When the person being charged at — someone who, by the way, has PTSD from prior dog trauma and is caring for a person with a dog saliva allergy — asks the owner to leash her animal, the response is essentially: I can do whatever I want and nobody cares.

Signs posted throughout the park say otherwise. Dogs must be leashed. It's not ambiguous. It's not a suggestion. But rules only work when someone enforces them, and in San Francisco, enforcement of low-level quality-of-life rules has become something of a punchline.

This isn't an anti-dog take. Dogs are great. Responsible dog ownership is great. What's not great is the growing culture of entitlement in our public spaces — people who treat shared parks, courts, and sidewalks like their personal property and dare you to say something about it.
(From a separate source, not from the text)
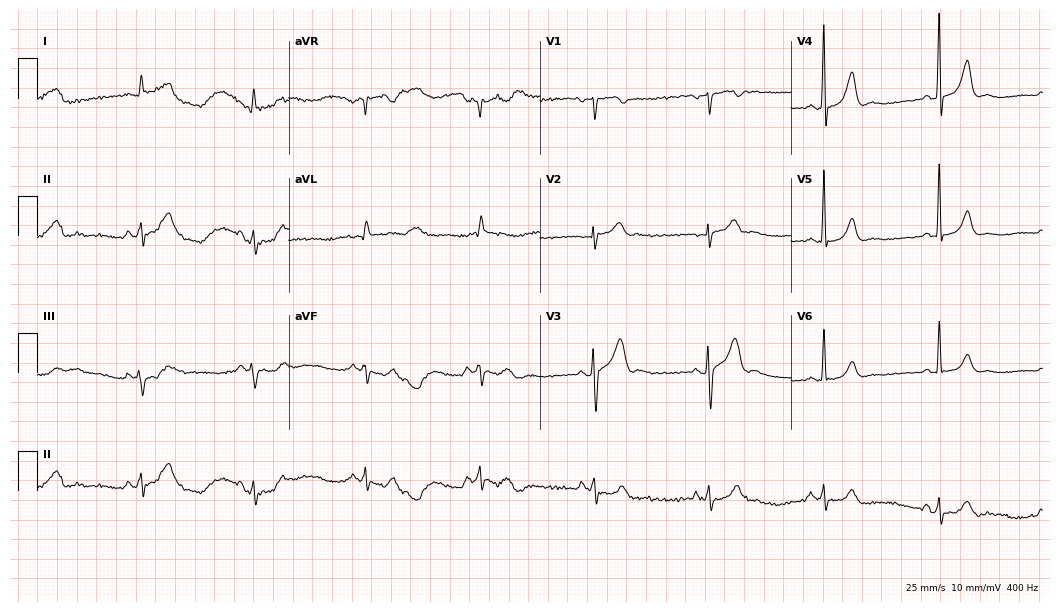
Electrocardiogram (10.2-second recording at 400 Hz), a 55-year-old man. Overall reading on record: normal ECG.

When confronted, this particular owner reportedly told the victim to leave the park, as if she held the deed.

As one local put it perfectly: "I love intense but niche drama that has nothing to do with me." Fair enough — until it does have something to do with you. Until it's your kid, your elderly parent, or you standing there while an unleashed animal charges.
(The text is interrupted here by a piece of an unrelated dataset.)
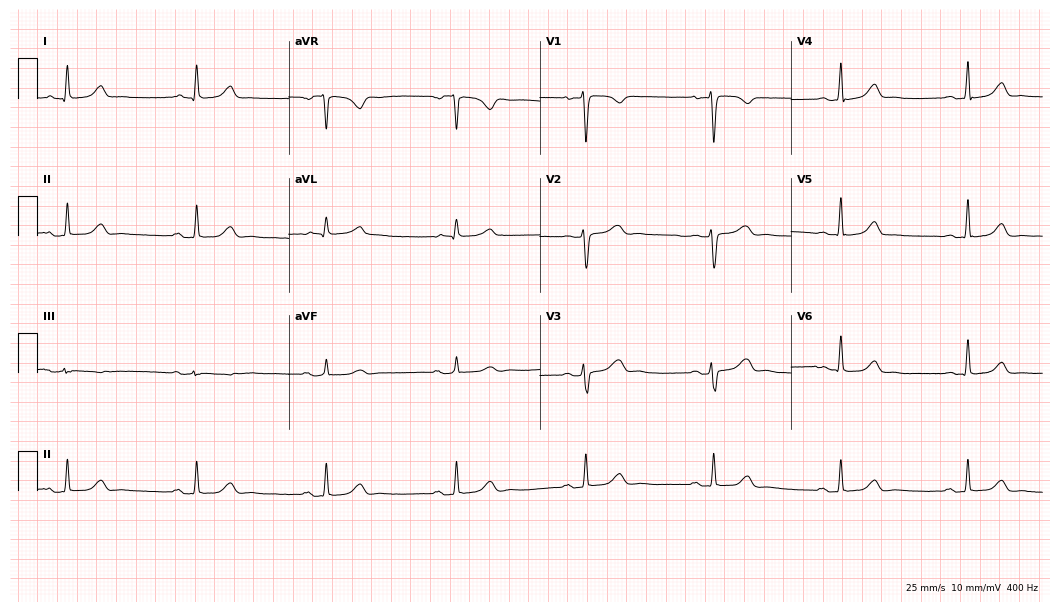
12-lead ECG from a female patient, 46 years old (10.2-second recording at 400 Hz). Shows sinus bradycardia (a sinus rate of 50 beats per minute or less).

The deeper issue is one we keep coming back to at The Dissent: the selective enforcement problem. San Francisco has plenty of rules on the books. Leash laws, open container laws, permit requirements, you name it. But when the city signals — through chronic non-enforcement — that rules are optional, people start acting like it. And the people who suffer aren't the rule-breakers. They're everyone else.

George Sterling Park belongs to all of us. Your dog's freedom to roam doesn't trump someone else's right to enjoy a public space without being physically accosted by an animal. Leash your dog. Read the signs. And if you really believe you "can do whatever you want," maybe reflect on why you think public rules apply to everyone but you.